(Input data Opens)
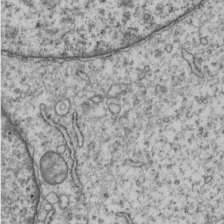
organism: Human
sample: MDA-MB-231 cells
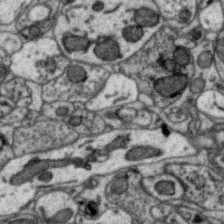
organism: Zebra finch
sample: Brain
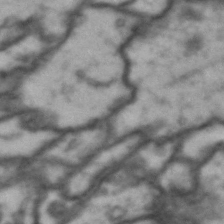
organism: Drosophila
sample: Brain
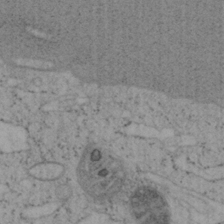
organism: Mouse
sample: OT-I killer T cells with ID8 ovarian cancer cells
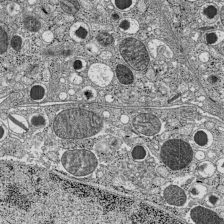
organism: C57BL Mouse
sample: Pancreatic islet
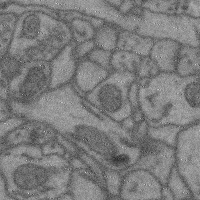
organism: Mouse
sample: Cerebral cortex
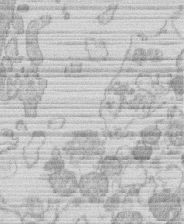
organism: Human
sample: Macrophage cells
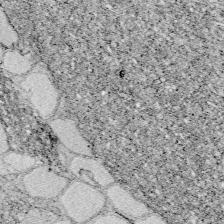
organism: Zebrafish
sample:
(Input data Closes)
About this task: All of the data above needs to be given again exactly. Leave out each image.

Answer to this exercise:
organism: Human
sample: MDA-MB-231 cells
organism: Zebra finch
sample: Brain
organism: Drosophila
sample: Brain
organism: Mouse
sample: OT-I killer T cells with ID8 ovarian cancer cells
organism: C57BL Mouse
sample: Pancreatic islet
organism: Mouse
sample: Cerebral cortex
organism: Human
sample: Macrophage cells
organism: Zebrafish
sample:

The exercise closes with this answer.